Monday, 21 March 2016

Poetry Blog No 139 Ballad of the Outer Life


BALLAD OF THE OUTER LIFE







Hugo Von Hofmannsthal (February 1, 1874 – July 15, 1929) was an Austrian prodigy, a novelist, librettist, poet, dramatist, narrator, and essayist. He wrote the libretto for a number of Richard Strauss' operas. His poetry was remarkable and written at a relatively early age. As Stefan Zweig wrote of him: "The appearance of the young Hofmannsthal is and remains notable as one of the greatest miracles of accomplishment early in life; in world literature, except for Keats and Rimbaud, I know no other youthful example of a similar impeccability in the mastering of language, no such breadth of spiritual buoyancy, nothing more permeated with poetic substance even in the most casual lines, than in this magnificent genius, who already in his sixteenth and seventeenth year had inscribed himself in the eternal annals of the German language with unextinguishable verses and prose which today has still not been surpassed. His sudden beginning and simultaneous completion was a phenomenon that hardly occurs more than once in a generation."

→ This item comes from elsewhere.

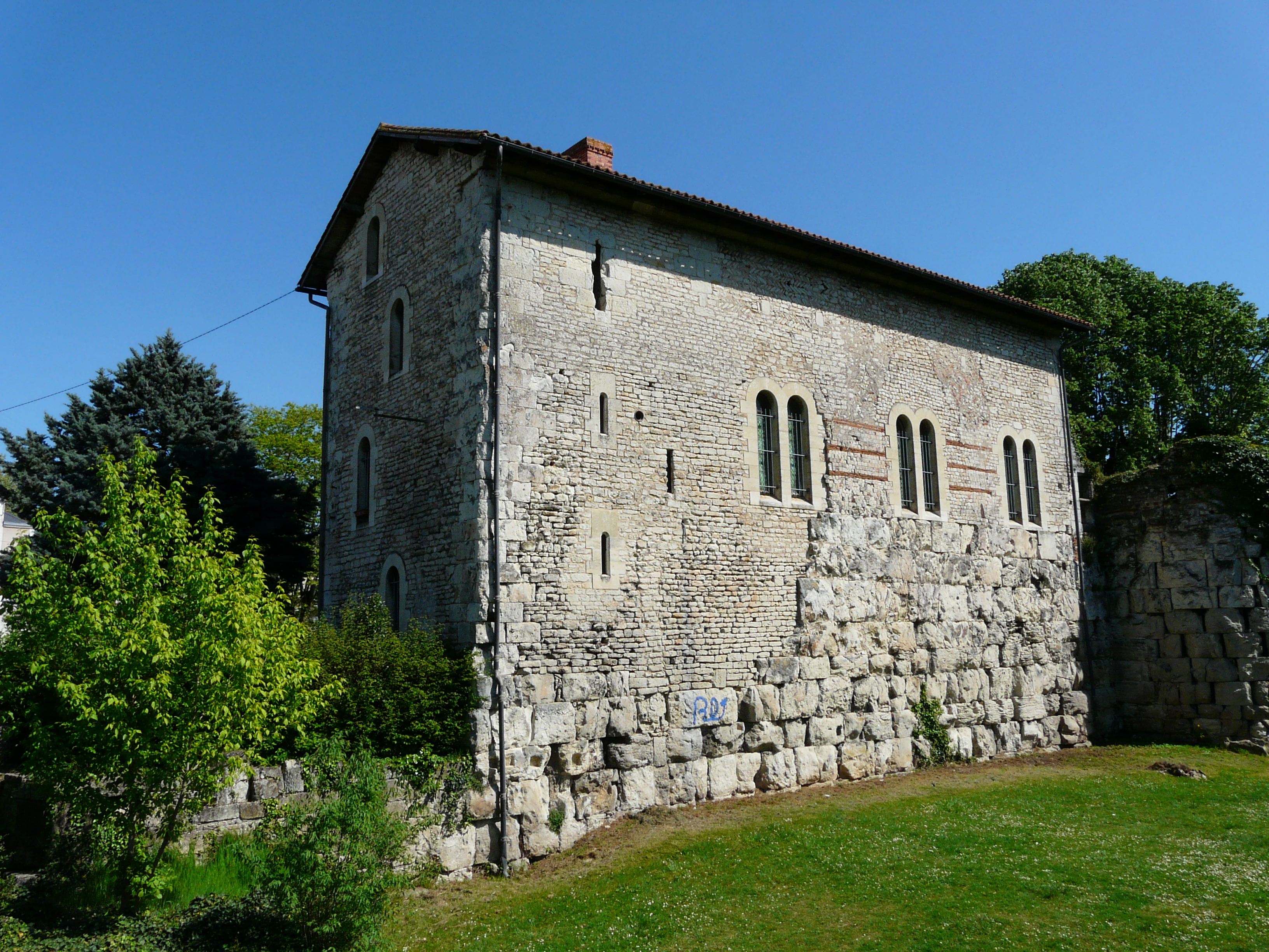 Le côté ouest de l'hôtel d'Angoulême, Périgueux, Dordogne, France. Les gros moellons à la base du mur sont des vestiges de la citadelle gallo-romaine de Périgueux.

— Stefan Zweig, Die Welt von Gestern, Frankfurt am Main 1986, 63-64

This English version was originally published in the magazine Meanjin.









BALLAD OF THE OUTER LIFE

after the German of Hugo Von Hofmannsthal



And children develop, grow up with deep eyes

That know of nothing, they grow up and die,

And all mankind goes on upon its way.



And bitter fruits grow sweetened, hanging high,

And, like dead birds, fall down at night; and then

They lie a few days and they putrefy.



And ever blows the wind: and we take in

And speak again and again our words and phrases

And feel delight and weariness of limb.



And streets and roads run through the grass, and places

Are here and there; and filled with trees, lakes, lights,

And menace us, and have deathly withered spaces...



What use to us is all of this, these games,

As we're still great and ever lonely ones,

Who wander never seeking any aims?



What use, likewise, to have seen much and roamed?

And yet he still says much who utters: "evening,"

A word, from which deep sense and sadness run



Like heavy honey from the hollow combs.

Saturday, 19 March 2016

Poetry Blog no 138 Rainbow Lorikeets


RAINBOW LORIKEETS







Rainbow Lorikeets and their close relatives are amazingly bright, noisy, cheerful birds of the parrot family that live on the East coast of Australia, feeding off the nectar of various native flowers. The poem has lines of varying length but they are mostly made of iambic feet (unstressed, stressed- they come.









RAINBOW LORIKEETS

They come in furious flight,
to feed on the grevilla's
bright spirallings of gold,
with red, curved beaks,
red, beady eyes
the brightest, swift-winged messengers of day,
a yellow, scarlet-orange, green,
blue-purple sight;
as though, in falling through a rainbow light,
they'd got their motley on the way.

All chattering
and squabbling for a hold,
or strutting wildly, bobbing and bold,
or hanging ludicrously upside down,
they caper like loud clowns,
arrayed in all the colours of the day-

court jesters of the heavens.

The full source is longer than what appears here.